PART 1 — Quick Reference Tables
Types of Media
| Type | Examples | Regulation | Reach |
|---|---|---|---|
| Newspapers, magazines | Press Council of India (self-regulatory); no government licensing for print | ~60,000+ registered publications | |
| Broadcast (TV) | News channels, entertainment | TRAI (telecom); BCCC (self-regulatory for news); Cable Act | 900+ news channels |
| Radio | All India Radio, private FM | Private FM limited to entertainment, not news; AIR for news (government) | FM only in cities; AIR nationwide |
| Internet/Digital | Social media, online news | IT Act 2000 + IT Rules 2021; OTT regulation developing | ~950 million internet users |
| Government | Doordarshan, AIR, PIB | Ministry of Information and Broadcasting | Public broadcaster |
India's Media Rankings
| Index | India's Rank | Year | Notes |
|---|---|---|---|
| Reporters Without Borders (RSF) World Press Freedom Index | 157/180 | 2026 | Released 30 April 2026; improved from 159/180 in 2025 (India's rank was 159 in both 2024 and 2025) |
| Freedom House (Freedom of the Press) | "Partly Free" | 2024 |
PART 2 — Detailed Notes
Media and Democracy
Why media matters in a democracy:
Democracy requires informed citizens. Without free access to information, voters cannot hold governments accountable.
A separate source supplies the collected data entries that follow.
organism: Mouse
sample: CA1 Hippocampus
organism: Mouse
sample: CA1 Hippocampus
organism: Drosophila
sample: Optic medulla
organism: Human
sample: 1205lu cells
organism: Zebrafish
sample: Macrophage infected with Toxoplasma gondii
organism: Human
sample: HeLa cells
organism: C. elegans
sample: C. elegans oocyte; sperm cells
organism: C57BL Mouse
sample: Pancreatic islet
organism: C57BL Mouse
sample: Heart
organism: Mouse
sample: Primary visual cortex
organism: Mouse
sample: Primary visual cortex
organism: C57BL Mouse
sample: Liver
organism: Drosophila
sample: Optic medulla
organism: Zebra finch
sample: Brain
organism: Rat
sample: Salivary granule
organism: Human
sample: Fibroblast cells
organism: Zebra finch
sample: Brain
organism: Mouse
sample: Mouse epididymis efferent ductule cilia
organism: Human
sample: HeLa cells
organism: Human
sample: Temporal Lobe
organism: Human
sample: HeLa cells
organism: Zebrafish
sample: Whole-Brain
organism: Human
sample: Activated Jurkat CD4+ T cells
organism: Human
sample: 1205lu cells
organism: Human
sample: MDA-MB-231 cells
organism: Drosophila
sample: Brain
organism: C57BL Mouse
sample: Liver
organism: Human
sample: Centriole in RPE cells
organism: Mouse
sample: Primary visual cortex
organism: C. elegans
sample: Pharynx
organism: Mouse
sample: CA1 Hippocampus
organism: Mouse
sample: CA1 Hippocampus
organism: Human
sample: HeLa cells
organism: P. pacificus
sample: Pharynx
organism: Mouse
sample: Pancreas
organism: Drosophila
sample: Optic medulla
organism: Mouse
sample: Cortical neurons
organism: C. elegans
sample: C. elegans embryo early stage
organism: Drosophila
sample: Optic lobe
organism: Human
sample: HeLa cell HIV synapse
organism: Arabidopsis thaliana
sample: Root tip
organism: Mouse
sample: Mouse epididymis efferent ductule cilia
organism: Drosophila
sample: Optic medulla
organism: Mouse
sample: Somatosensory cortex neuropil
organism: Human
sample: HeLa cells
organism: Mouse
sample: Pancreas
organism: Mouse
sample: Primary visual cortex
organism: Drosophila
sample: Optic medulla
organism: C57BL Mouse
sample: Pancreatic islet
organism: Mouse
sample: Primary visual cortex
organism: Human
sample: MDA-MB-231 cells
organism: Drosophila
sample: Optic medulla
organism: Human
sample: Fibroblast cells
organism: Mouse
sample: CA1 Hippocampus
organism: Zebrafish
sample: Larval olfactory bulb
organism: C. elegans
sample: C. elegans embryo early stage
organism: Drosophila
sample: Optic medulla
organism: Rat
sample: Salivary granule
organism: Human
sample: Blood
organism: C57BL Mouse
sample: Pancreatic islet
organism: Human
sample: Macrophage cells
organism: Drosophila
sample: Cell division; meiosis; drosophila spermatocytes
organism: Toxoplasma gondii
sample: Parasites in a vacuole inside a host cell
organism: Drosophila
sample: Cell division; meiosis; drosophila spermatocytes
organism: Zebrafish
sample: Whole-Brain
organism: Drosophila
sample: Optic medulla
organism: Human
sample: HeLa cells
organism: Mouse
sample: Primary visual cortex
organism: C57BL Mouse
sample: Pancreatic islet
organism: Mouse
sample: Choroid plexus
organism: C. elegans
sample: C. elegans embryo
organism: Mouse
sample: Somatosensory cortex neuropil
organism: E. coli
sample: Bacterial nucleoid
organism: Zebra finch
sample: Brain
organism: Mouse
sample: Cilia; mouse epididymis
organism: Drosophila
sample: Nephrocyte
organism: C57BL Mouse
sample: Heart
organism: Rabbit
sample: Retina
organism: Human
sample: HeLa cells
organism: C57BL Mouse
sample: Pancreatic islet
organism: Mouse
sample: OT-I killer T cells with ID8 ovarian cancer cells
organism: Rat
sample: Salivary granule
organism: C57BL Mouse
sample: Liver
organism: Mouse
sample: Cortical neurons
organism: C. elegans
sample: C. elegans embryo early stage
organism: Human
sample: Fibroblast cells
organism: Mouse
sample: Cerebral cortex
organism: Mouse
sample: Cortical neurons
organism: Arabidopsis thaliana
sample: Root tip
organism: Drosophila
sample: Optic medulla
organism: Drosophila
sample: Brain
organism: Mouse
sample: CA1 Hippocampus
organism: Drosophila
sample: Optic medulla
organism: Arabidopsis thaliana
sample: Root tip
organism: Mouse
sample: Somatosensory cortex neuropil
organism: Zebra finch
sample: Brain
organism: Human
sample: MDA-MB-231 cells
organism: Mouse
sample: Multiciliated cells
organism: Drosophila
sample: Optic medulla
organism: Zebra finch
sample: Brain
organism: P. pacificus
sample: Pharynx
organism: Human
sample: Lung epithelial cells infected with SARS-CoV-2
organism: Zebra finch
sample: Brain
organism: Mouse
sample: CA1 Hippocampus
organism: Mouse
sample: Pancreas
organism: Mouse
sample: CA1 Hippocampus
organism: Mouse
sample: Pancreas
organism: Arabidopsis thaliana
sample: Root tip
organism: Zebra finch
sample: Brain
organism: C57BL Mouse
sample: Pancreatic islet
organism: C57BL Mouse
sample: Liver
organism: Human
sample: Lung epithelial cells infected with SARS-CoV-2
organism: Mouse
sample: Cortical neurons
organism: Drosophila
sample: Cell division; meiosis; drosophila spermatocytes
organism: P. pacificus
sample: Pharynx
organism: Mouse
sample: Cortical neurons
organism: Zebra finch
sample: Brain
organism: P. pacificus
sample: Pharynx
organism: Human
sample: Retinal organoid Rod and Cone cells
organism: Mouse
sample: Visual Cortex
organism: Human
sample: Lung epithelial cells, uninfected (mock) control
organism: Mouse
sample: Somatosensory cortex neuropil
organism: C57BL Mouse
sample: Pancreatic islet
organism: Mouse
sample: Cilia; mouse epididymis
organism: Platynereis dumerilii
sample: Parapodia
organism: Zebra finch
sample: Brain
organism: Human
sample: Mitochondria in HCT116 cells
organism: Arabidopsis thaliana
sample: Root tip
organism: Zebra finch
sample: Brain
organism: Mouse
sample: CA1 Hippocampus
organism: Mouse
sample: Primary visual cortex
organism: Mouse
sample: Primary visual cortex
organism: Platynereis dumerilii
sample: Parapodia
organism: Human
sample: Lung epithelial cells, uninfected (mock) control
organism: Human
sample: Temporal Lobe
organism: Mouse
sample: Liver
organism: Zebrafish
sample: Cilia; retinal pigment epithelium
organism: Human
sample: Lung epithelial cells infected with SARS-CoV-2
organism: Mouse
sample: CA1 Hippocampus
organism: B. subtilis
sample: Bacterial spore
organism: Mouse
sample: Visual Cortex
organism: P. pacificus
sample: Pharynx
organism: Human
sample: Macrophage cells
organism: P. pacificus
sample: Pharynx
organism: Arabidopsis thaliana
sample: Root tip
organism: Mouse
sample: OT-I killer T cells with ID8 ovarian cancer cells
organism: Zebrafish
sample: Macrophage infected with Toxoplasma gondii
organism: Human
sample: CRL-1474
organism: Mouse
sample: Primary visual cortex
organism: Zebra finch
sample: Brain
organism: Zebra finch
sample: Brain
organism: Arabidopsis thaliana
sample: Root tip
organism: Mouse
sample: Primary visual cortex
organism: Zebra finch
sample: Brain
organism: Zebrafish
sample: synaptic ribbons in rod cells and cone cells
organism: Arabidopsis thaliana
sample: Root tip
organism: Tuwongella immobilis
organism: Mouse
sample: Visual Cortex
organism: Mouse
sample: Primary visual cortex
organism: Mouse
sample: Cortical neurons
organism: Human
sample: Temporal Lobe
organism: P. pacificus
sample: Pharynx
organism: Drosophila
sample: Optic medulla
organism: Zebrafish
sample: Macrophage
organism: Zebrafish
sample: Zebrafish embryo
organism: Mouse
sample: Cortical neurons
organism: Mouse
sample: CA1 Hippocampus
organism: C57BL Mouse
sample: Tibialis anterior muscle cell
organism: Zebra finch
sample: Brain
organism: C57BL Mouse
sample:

Media (the "press") is often called the "Fourth Estate" — alongside the Legislature, Executive, and Judiciary — because of its crucial watchdog role.
Functions of media:
- Information: Tells citizens what is happening — in government, society, world
- Watchdog: Investigates wrongdoing; exposes corruption (investigative journalism)
- Agenda-setting: What media covers becomes what citizens discuss; media influences public priorities
- Platform for debate: Multiple viewpoints; public discourse
- Entertainment: Shapes culture and values (positive and negative)
Free press (Article 19(1)(a)):
- Freedom of speech and expression includes freedom of press — Supreme Court has consistently held this (Indian Express vs Union of India, 1985)
- No separate "press freedom" article — derived from freedom of speech
- Reasonable restrictions (Article 19(2)): Sovereignty, security of state, friendly relations with foreign states, public order, decency/morality, contempt of court, defamation, incitement to offence — government can restrict press freedom on these grounds
- No pre-censorship: Prior restraint on publications is unconstitutional (Brij Bhushan vs State of Delhi, 1950)
Licensing of journalists: NOT required — anyone can become a journalist in India (unlike lawyers, doctors who need licenses). This contributes to both journalism's vibrancy and its quality problems.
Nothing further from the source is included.